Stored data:
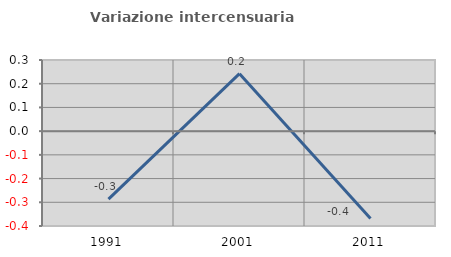
| Category | Variazione intercensuaria annua |
|---|---|
| 1991.0 | -0.287 |
| 2001.0 | 0.242 |
| 2011.0 | -0.368 |
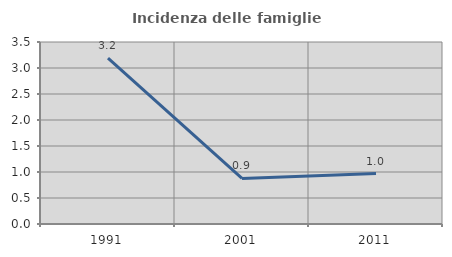
| Category | Incidenza delle famiglie numerose |
|---|---|
| 1991.0 | 3.19 |
| 2001.0 | 0.877 |
| 2011.0 | 0.97 |
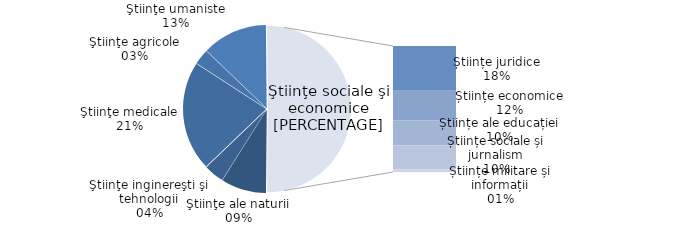
| Category | Series 0 |
|---|---|
| Ştiinţe ale naturii | 8.8 |
| Ştiinţe inginereşti şi tehnologii | 3.9 |
| Ştiinţe medicale | 21.3 |
| Ştiinţe agricole | 3 |
| Ştiinţe umaniste | 12.7 |
| Științe juridice | 17.9 |
| Științe economice | 11.8 |
| Științe ale educației | 10 |
| Științe sociale și jurnalism | 9.5 |
| Științe militare și informații | 1.1 |
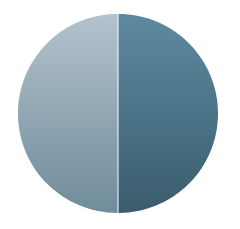
| Category | Series 0 |
|---|---|
| 0 | 0.5 |
| 1 | 0.5 |
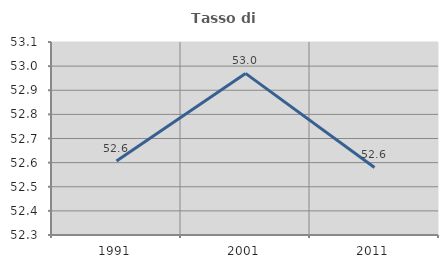
| Category | Tasso di occupazione   |
|---|---|
| 1991.0 | 52.607 |
| 2001.0 | 52.97 |
| 2011.0 | 52.58 |
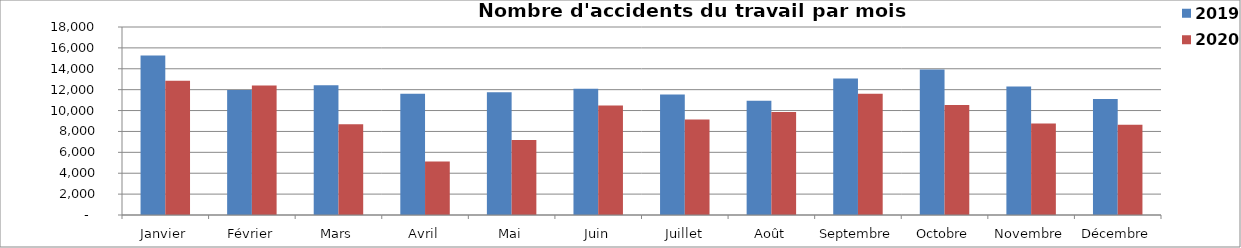
| Category | 2019 | 2020 |
|---|---|---|
| Janvier | 15269 | 12863 |
| Février | 11960 | 12403 |
| Mars | 12420 | 8677 |
| Avril | 11615 | 5124 |
| Mai | 11763 | 7185 |
| Juin | 12089 | 10491 |
| Juillet | 11533 | 9141 |
| Août | 10929 | 9853 |
| Septembre | 13074 | 11621 |
| Octobre | 13942 | 10529 |
| Novembre | 12310 | 8761 |
| Décembre | 11099 | 8651 |
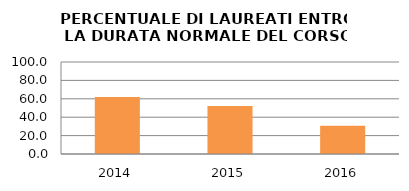
| Category | 2014 2015 2016 |
|---|---|
| 2014.0 | 61.905 |
| 2015.0 | 52.174 |
| 2016.0 | 30.769 |

Exercise brief: Each line in the records above that contains the word "Category" must be copied.

Answer below:
| Category | Variazione intercensuaria annua |
| Category | Incidenza delle famiglie numerose |
| Category | Series 0 |
| Category | Series 0 |
| Category | Tasso di occupazione   |
| Category | 2019 | 2020 |
| Category | 2014 2015 2016 |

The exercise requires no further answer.